At risk is a two-decade old alliance NASA has sought to preserve as one of the few remaining links of civil cooperation between the two superpowers.
The plans drafted by U.S. officials laid out ways to pull all astronauts off the station if Russia were to abruptly leave, keep it running without crucial hardware provided by the Russian space agency, and potentially dispose of the orbital laboratory years earlier than planned, according to three of the sources, all of whom asked not to be identified.
While NASA and White House officials have acknowledged the existence of contingency plans before, they have avoided discussing them in public to avoid inflaming tensions with Russia. NASA officials instead stress the close relationship they have with Russia's space agency, Roscosmos.
"We are very committed, obviously, to us continuing this relationship," NASA's space operations chief Kathy Lueders said in an interview last week. "We need to make sure, though, that we do have plans. We're NASA. We always have contingencies."
The ISS was designed more than two decades ago to be technically interdependent between NASA and Roscosmos. NASA provides gyroscopes for the space station's balance and solar arrays for electricity, and Roscosmos controls the propulsion that keeps the football field-sized laboratory in orbit.
Multiple space companies have been pulled into the planning, with Boeing, one of the station's key private contractors, assigning a team of engineers to examine ways to control the space station without Russia's thrusters, one of the sources said.
In recent weeks, NASA has worked on drafting a formal request to contractors for ways to deorbit the space station earlier than planned in case Russia withdraws from the alliance, two of the sources said.
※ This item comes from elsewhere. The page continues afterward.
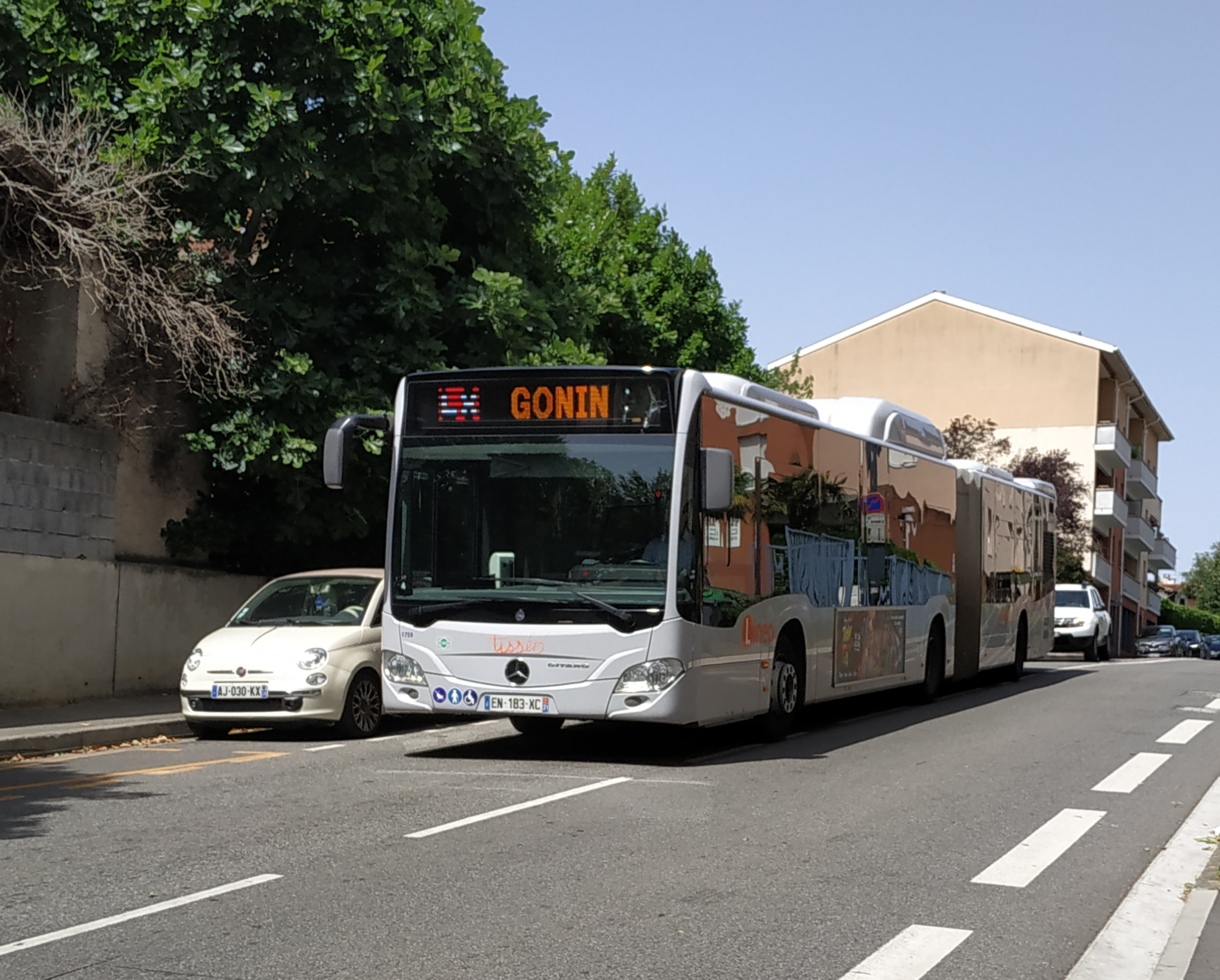 Mercedes-Benz Citaro G au gaz naturel à Toulouse

Russia manages the station's thrusters from Moscow, playing a key role in steering the station into the Earth's atmosphere at the end of its life.
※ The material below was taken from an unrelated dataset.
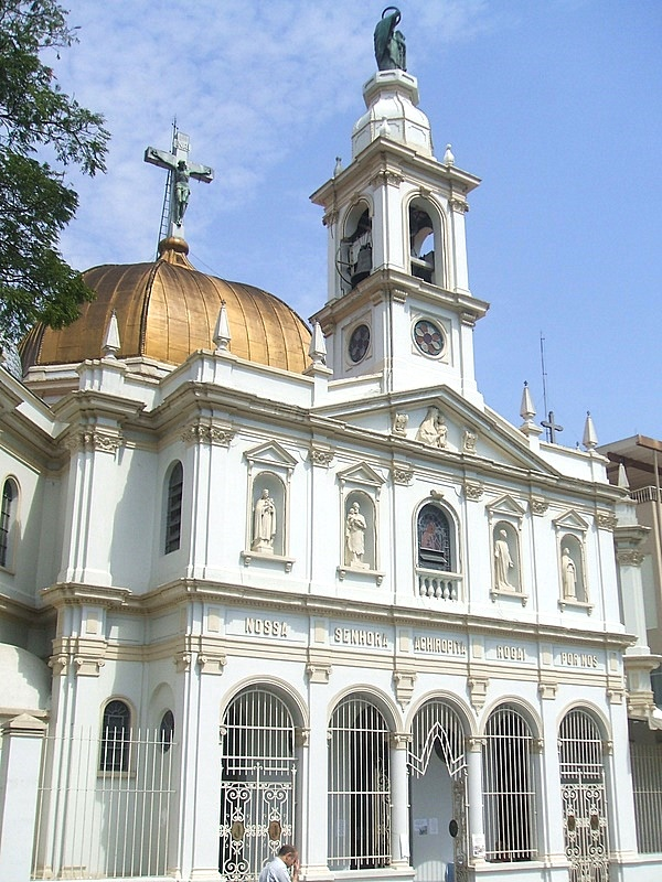 Igreja de Nossa Senhora Achiropita, em São Paulo, Brasil

Russian news agencies last week quoted the newly appointed space chief, Yuri Borisov, saying the country had no set date for its withdrawal from the ISS but any pullout would be made "in strict accordance with our obligations." The station's intergovernmental agreement requires any partner to give a one-year notice of intent to leave.
Roscosmos could not immediately be reached to comment on Thursday.
NASA told Reuters that Roscosmos asked two years ago if the U.S. space agency could provide a spacecraft to aid in that deorbiting process.
NASA otherwise declined to address specific contingency plans it is considering, but said it is "continually looking for new capabilities on the space station and planning for a seamless transition to commercially operated destinations in low-Earth orbit."
The agency has an effort to seed development of private space stations that could succeed the ISS after its planned end date of 2030.
NASA's contingency planning has centered largely on controlling the station without Russia's thrusters, the sources said.
In one demonstration in June, Northrop Grumman for the first time used a modified version of its Cygnus cargo spacecraft to alter the space station's orbit while berthed, successfully demonstrating a potential alternative to Russia's thrusters.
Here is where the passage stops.